Removing a restriction site helps to differentiate a GOI from other sequences from the plasmid. Repeating digestion again after the SDM helps to know if it occurred correctly or not.
The technique helps to investigate the structure and function of a protein encoded by a specific gene.
When we introduce a mutation in a gene of interest, we suppress its activity. Phenotypic assay helps to distinguish the protein-related gene from the non-protein-related genes. Meaning, Genes’ phenotypic activity can be investigated.
The same technique of PCR-based mutagenesis has the power to investigate the structure and function of proteins related to specific genes.
For example, suppose a gene encodes one wild-type protein and it is required in the metabolic pathway of one organism. By mutating this protein-coding gene, the effect of the absence of that protein can be encountered.
Also, it has great utility in the gene-editing technique and gene manipulation. Through gene manipulation, the activity of a particular protein can be determined as well.
Besides these important applications, the method is often practiced to study protein-protein interaction, enzyme alteration, and enzyme silencing.
Role of site-directed mutagenesis in the CRISPR-CAS9:
Many ready-to-use mutagenesis kits exist in modern times for various purposes. One of the most important merits of site-directed mutagenesis is in gene editing, and CRISPR-CAS9.
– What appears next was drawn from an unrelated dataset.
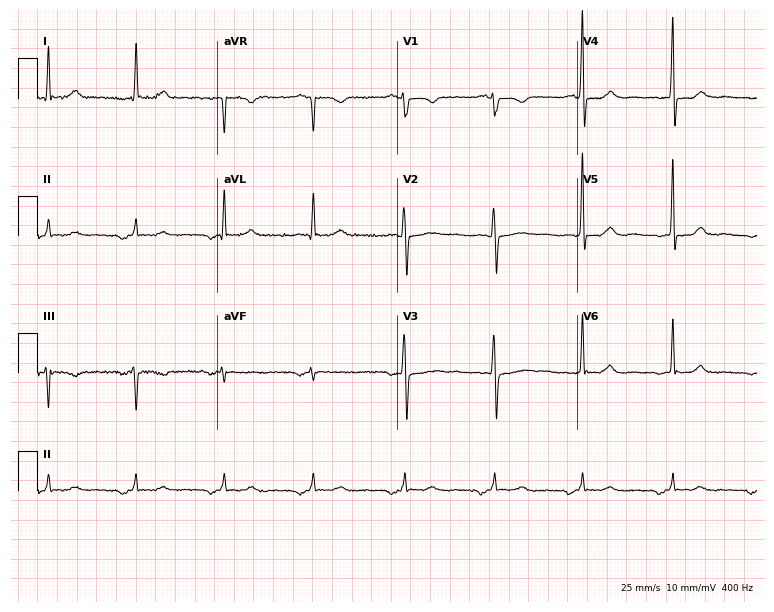
Resting 12-lead electrocardiogram (7.3-second recording at 400 Hz). Patient: a 61-year-old female. Read as a normal ECG.

One can introduce a point mutation in a model organism using both site-directed mutagenesis and CRISPR-CAS9.
Here, in the CRISPR-CAS9, the CAS9 is the nuclease, cleaves the DNA. Once it induces a double-stranded break, the mutation is inserted through the homologous-direct repair.
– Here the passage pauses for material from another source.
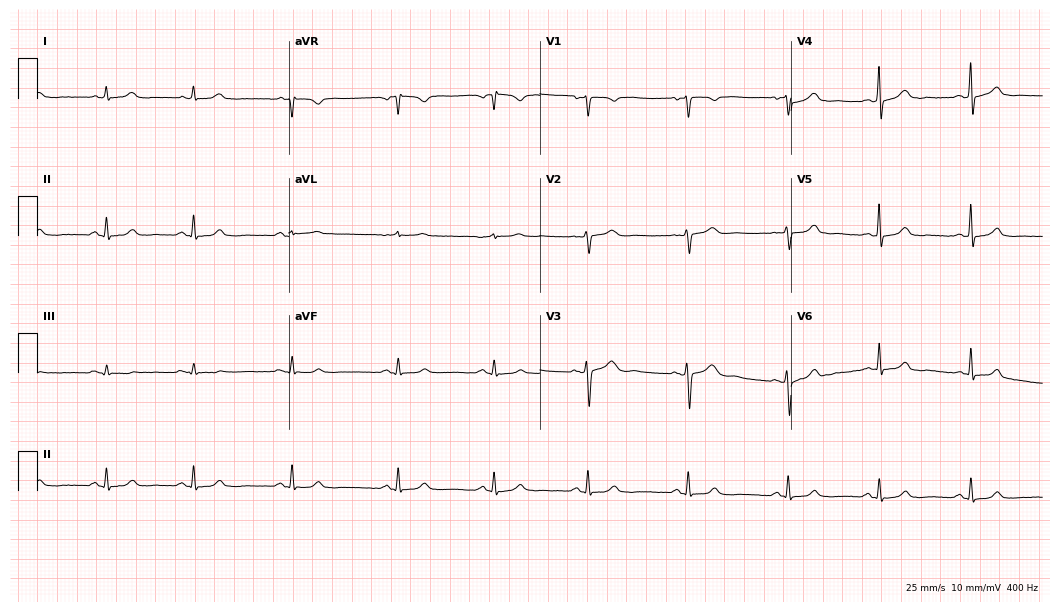
Standard 12-lead ECG recorded from a female, 37 years old. Read as a normal ECG.

Ligase seals the nick. The newly altered gene is incorporated in a plasmid, incorporated in host cells, cultured and transformed. Read more on the homologous-direct repair (HDR): What is gene editing and CRISPR-CAS9?
Read related article: CRISPR-CAS9: step-by-step.
Advantages of SDM:
- The assay doesn’t need fancy methods of fluorescence chemistry. Simple PCR modifications like nested PCR, inverse PCR or conventional PCR can do the job effectively.
- The technique is simple, rapid and accurate.
- It enables us to study a gene or protein structure and function.
- It is cost-effective too.
- Several polymerases are more error-prone and thus can incorporate an undesirable mutation at the non-specific location.
- The technique is a bit complex when it comes to nested PCR or inverse PCR.
Genetic experiments are lengthy, indeed but are worthwhile and that’s why researchers are constantly experimenting, finding new techniques and establishing new methods. Techniques of genetic sciences are certain sensitive too.
Huge experience and accurate working capabilities are required to perform. The SDM is one of those experiments.
Site-directed mutagenesis has its own importance in the field of gene editing and gene manipulation. It facilitates improvement in the wild-type genotype to produce a commercially important phenotype.
Notably, the use of nuclease is crucial to get success. site-directed mutagenesis is used in the knockout mice construction and gene knockout studies too.